◆ Listed entries ◆
::::::::
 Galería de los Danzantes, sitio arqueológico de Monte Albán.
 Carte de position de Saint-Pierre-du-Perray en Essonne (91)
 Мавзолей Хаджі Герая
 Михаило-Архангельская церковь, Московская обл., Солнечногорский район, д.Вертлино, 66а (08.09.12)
::::::::
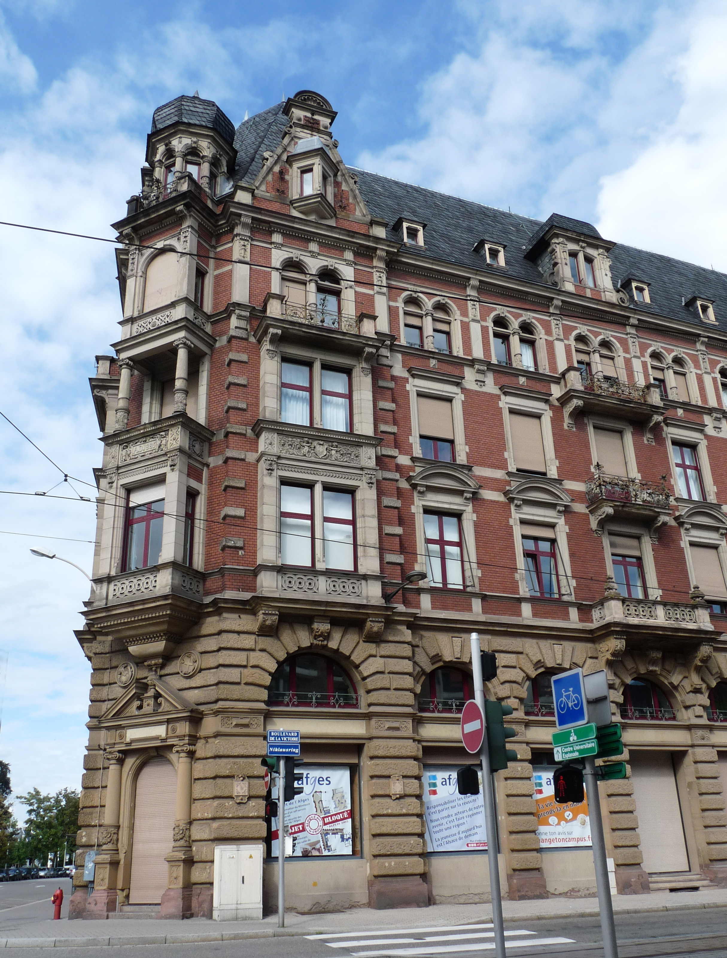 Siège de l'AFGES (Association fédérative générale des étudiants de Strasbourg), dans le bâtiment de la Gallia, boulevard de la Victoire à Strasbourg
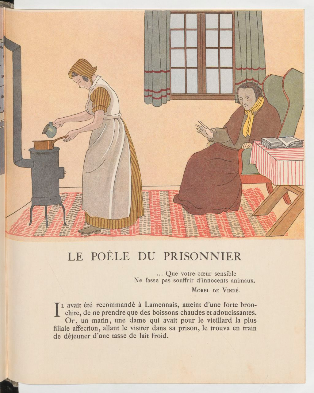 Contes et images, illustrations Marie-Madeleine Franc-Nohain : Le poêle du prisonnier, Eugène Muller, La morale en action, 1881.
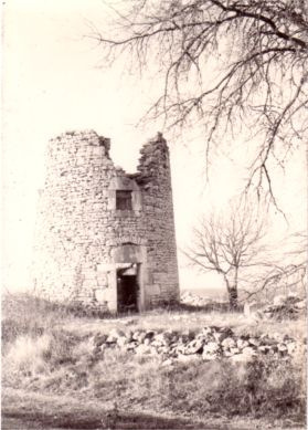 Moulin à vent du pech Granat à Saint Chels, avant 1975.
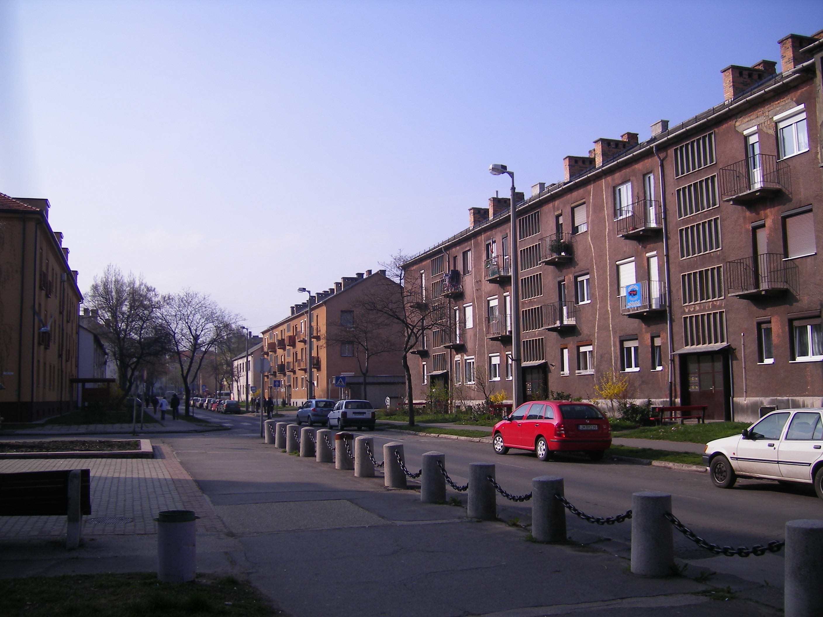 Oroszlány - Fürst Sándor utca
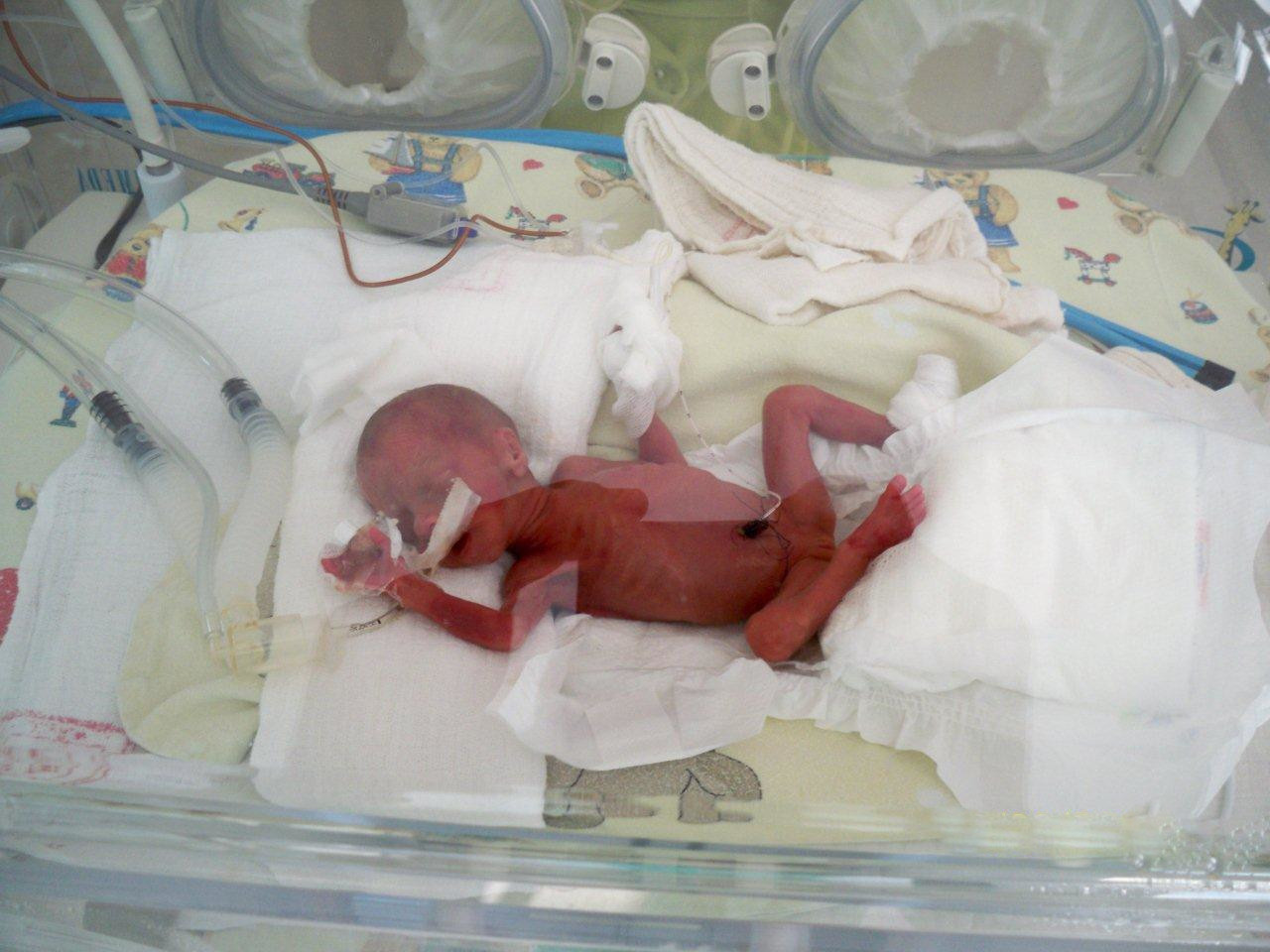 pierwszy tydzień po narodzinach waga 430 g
::::::::
From the entries above, copy exactly the lines starting at the one with "Contes et images, illustrations" and stopping at the one with "pierwszy tydzień po narodzinach waga 430 g", keeping both ends. Drop the pictures.

◆ Solution ◆
 Contes et images, illustrations Marie-Madeleine Franc-Nohain : Le poêle du prisonnier, Eugène Muller, La morale en action, 1881.
 Moulin à vent du pech Granat à Saint Chels, avant 1975.
 Oroszlány - Fürst Sándor utca
 pierwszy tydzień po narodzinach waga 430 g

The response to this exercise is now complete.